Your objective:
The listing that follows must be retyped exactly, without its pictures.

Available data:
== Segment start ==
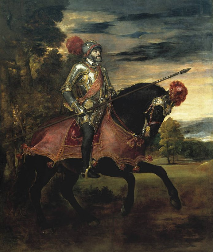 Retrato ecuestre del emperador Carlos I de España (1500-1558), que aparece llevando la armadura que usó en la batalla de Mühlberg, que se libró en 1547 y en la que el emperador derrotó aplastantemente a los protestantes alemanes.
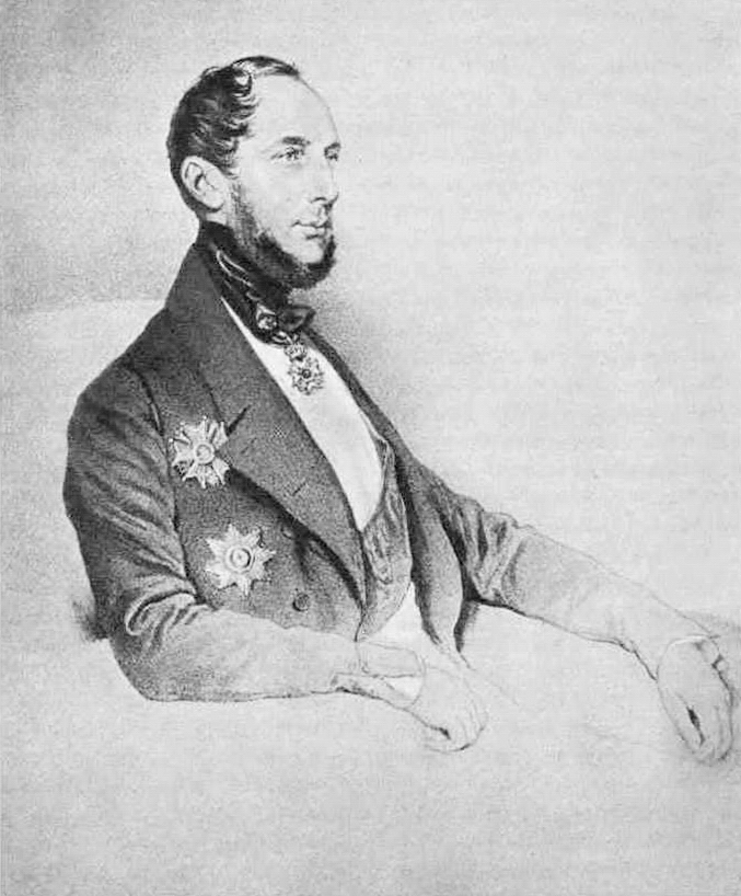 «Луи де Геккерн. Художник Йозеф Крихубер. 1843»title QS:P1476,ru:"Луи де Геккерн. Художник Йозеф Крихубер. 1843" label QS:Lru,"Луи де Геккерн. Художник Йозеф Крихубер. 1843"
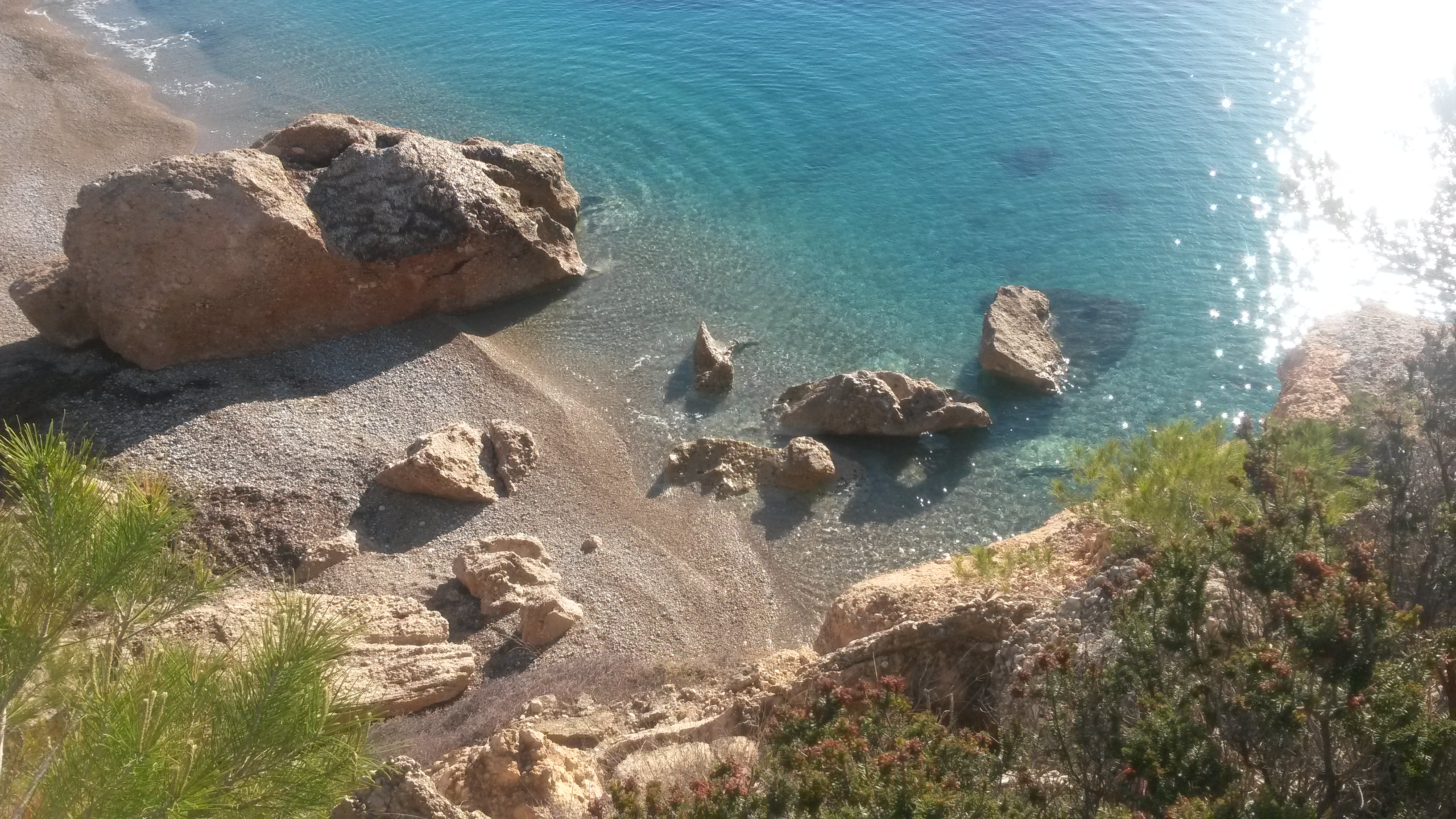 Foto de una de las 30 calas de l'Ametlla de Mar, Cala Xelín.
== Segment end ==
Solved problem:
 Retrato ecuestre del emperador Carlos I de España (1500-1558), que aparece llevando la armadura que usó en la batalla de Mühlberg, que se libró en 1547 y en la que el emperador derrotó aplastantemente a los protestantes alemanes.
 «Луи де Геккерн. Художник Йозеф Крихубер. 1843»title QS:P1476,ru:"Луи де Геккерн. Художник Йозеф Крихубер. 1843" label QS:Lru,"Луи де Геккерн. Художник Йозеф Крихубер. 1843"
 Foto de una de las 30 calas de l'Ametlla de Mar, Cala Xelín.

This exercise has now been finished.